Opinion ID: 344532
Heading Depth: 1
Heading Rank: 2

Heading: requirement of oath or affirmation

Text: Section 2518(1) provides that 17 Each application for an order authorizing or approving the interception of a wire or oral communication shall be made in writing upon oath or affirmation to a judge of competent jurisdiction . . . 18 The application for the wiretap here is signed and sworn to by a United States Attorney. Accompanying the application and specifically incorporated by reference therein is the affidavit of Special Agent Morello. Morello's affidavit specifically refers to and incorporates an affidavit by Special Agent Harold S. Harrison, Jr. for the apparent purpose of complying with the provisions of Section 2518(1)(e) requiring a full statement about previous applications for the intercept of communications of the same person.
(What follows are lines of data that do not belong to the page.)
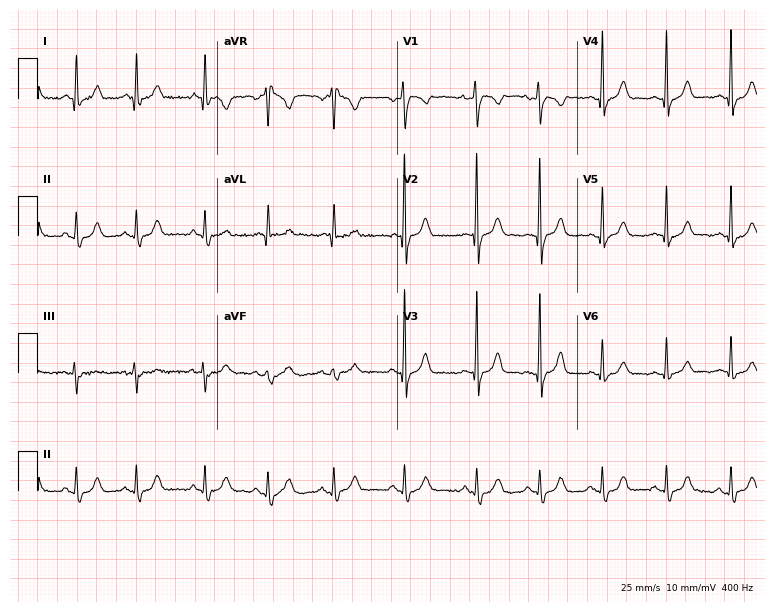
Resting 12-lead electrocardiogram (7.3-second recording at 400 Hz). Patient: a female, 17 years old. Read as a normal ECG.
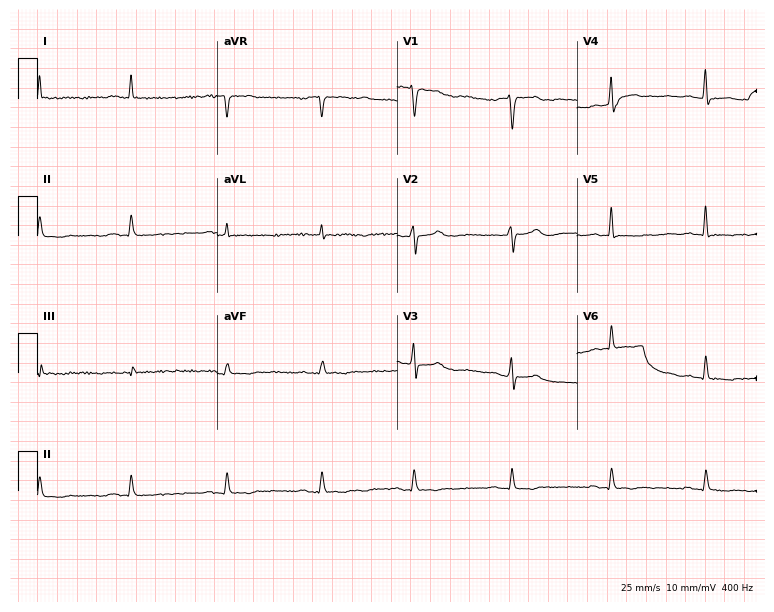
ECG (7.3-second recording at 400 Hz) — a 40-year-old female. Screened for six findings — first-degree AV block, right bundle branch block, left bundle branch block, sinus bradycardia, atrial fibrillation, sinus tachycardia — none is recorded.
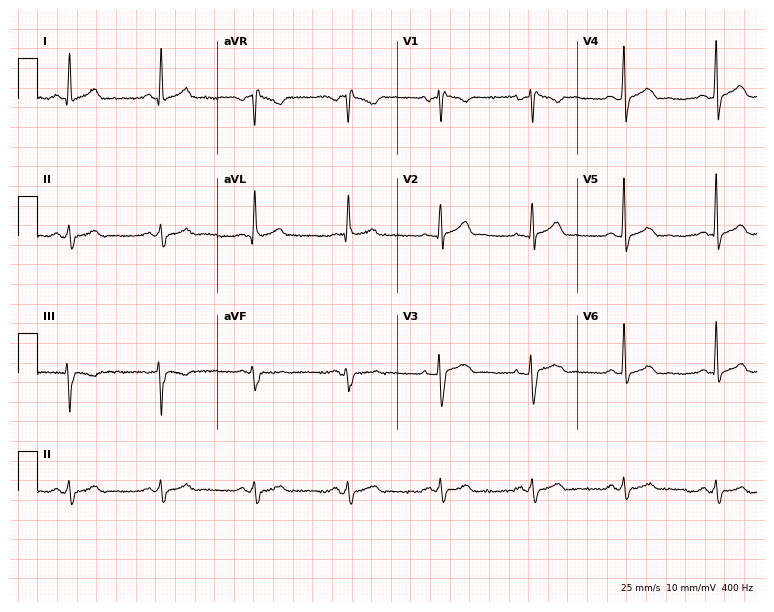
Electrocardiogram (7.3-second recording at 400 Hz), a 43-year-old man. Of the six screened findings (first-degree AV block, right bundle branch block (RBBB), left bundle branch block (LBBB), sinus bradycardia, atrial fibrillation (AF), sinus tachycardia), none is recorded. Findings outside these six are not listed.
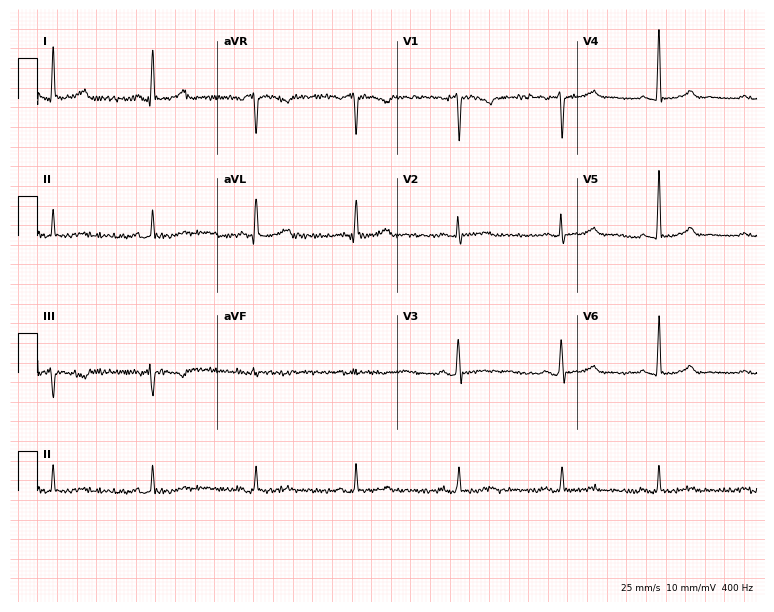
12-lead ECG from a female, 46 years old. No first-degree AV block, right bundle branch block, left bundle branch block, sinus bradycardia, atrial fibrillation or sinus tachycardia recorded for this tracing. Only these six findings were labelled.
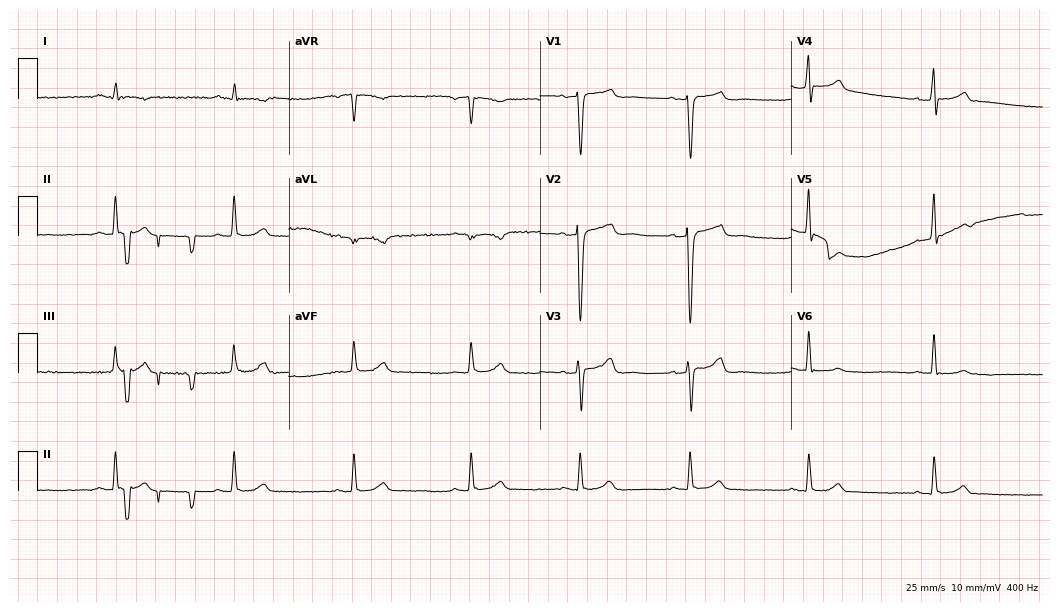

Harrison's statement, however, while attached to the Morello and Long affidavits, is itself unsigned and unsworn. It is for this reason that appellant claims that the application itself is not upon oath or affirmation as required by the statute. We find this claim to be wholly without merit. The application itself was properly signed and sworn to by a properly authorized United States Attorney before a United States District Judge. Because that application specifically incorporates both the Morello and Harrison statements, it is in our view immaterial whether the latter were also made upon oath or affirmation. We see no difference between this method and the incorporation of the same facts as hearsay in the application itself. Harrison's status as a Special Agent for the F.B.I. confers sufficient indicia of reliability to warrant the inference that the hearsay evidence was credible.